The Clear Creek train trestle in the Feather River Canyon serves as the cover photo for the state’s report on oil rail safety, which covers concerns for both urban and rural areas. The Canyon corridor is identified as one of two high-hazard areas.
Debra Moore
Staff Writer

From pipeline to railcar, the nation’s oil companies are making a transition that has federal, state and local officials worried about public safety and environmental disasters.

And that worry extends right here to Plumas County where the threat of disaster is literally rolling through town.

The Burlington Northern Santa Fe is carrying tanks of Bakken crude oil on its line that runs along the east shore of Lake Almanor to Greenville and then down the Feather River Canyon.

Bakken oil, a product obtained through fracking, is considered more volatile than other forms of crude oil.

The oil’s danger was revealed during last July’s accident in Lac-Mégantic, Quebec, where half of the town was leveled and 47 people killed when 63 tank cars of oil exploded during a derailment.

As the United States shifts from external sources of oil, and oil companies embrace the flexibility that rail provides, the amount of oil delivered by rail has increased dramatically.

According to the Association of American Railroads, trains transported 97,135 carloads of crude oil during the first quarter of 2013, which was a 166 percent increase from the first quarter in 2012, and 922 percent more than for all of 2008.

As crude shipments have increased so have spills and derailments.

According to the Office of Hazardous Materials Safety, nationally more crude oil was spilled in rail accidents in 2013 than was spilled in the nearly four decades prior.

In California, incidents involving oil carried by rail increased from three in 2011 to 25 in 2013, with 24 to date this year.
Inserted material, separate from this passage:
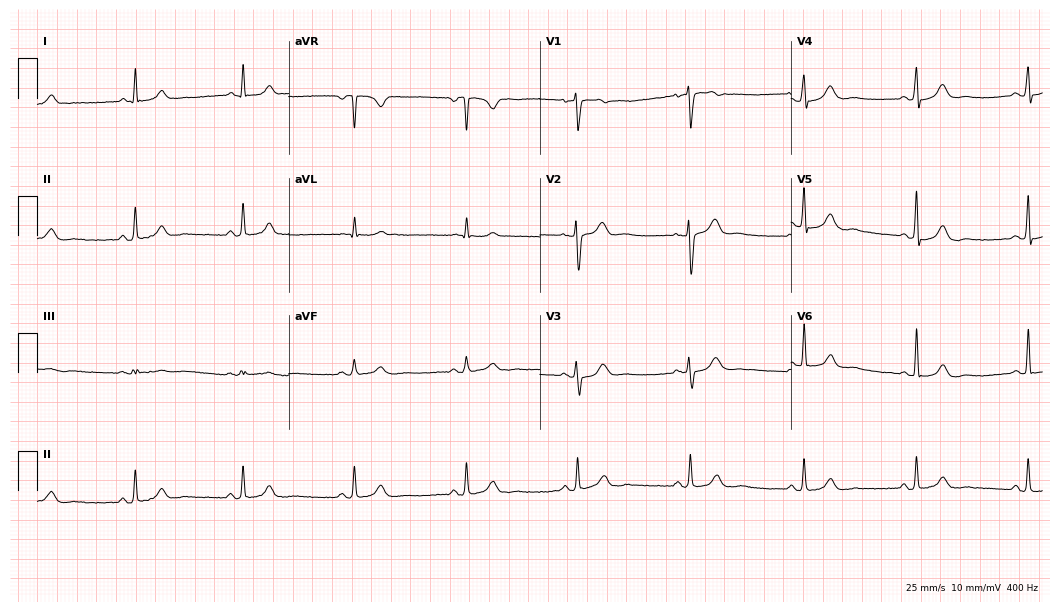
ECG — a woman, 65 years old. Labelled as a normal ECG.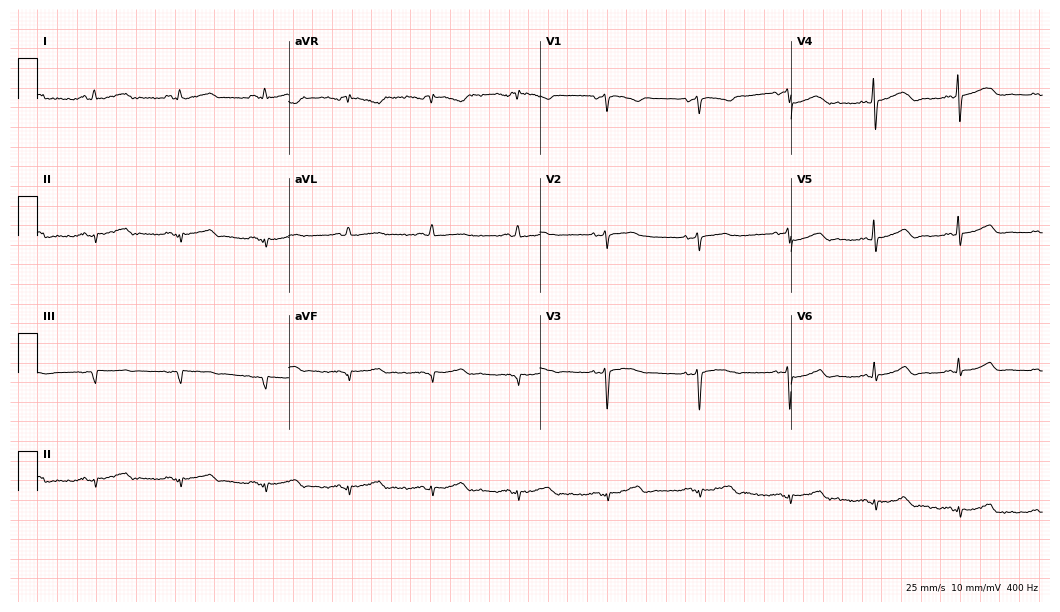
ECG (10.2-second recording at 400 Hz) — a 44-year-old female patient. Screened for six findings — first-degree AV block, right bundle branch block, left bundle branch block, sinus bradycardia, atrial fibrillation, sinus tachycardia — none is recorded.

The reasons for the accidents vary, but include track failure, inadequate rail car equipment and human error.

Given that more oil is being carried by rail, and incidents involving oil are increasing, jurisdictions are responding.

Report names Plumas

In the just-released report “Oil by Rail Safety in California” a task force representing a host of state agencies studied the situation and singled out their areas of chief concern, general safety issues and remedies.

“In California, trains transporting crude oil are expected to travel via the Feather River or Donner Pass to the Bay Area, the Tehachapi Pass to Bakersfield, or into Los Angeles. As a result, they will travel through some of the state’s most densely populated areas, as well as some of the most sensitive ecological areas, since rail lines frequently operate near or over rivers and other sensitive waterways in the state,” reads the report.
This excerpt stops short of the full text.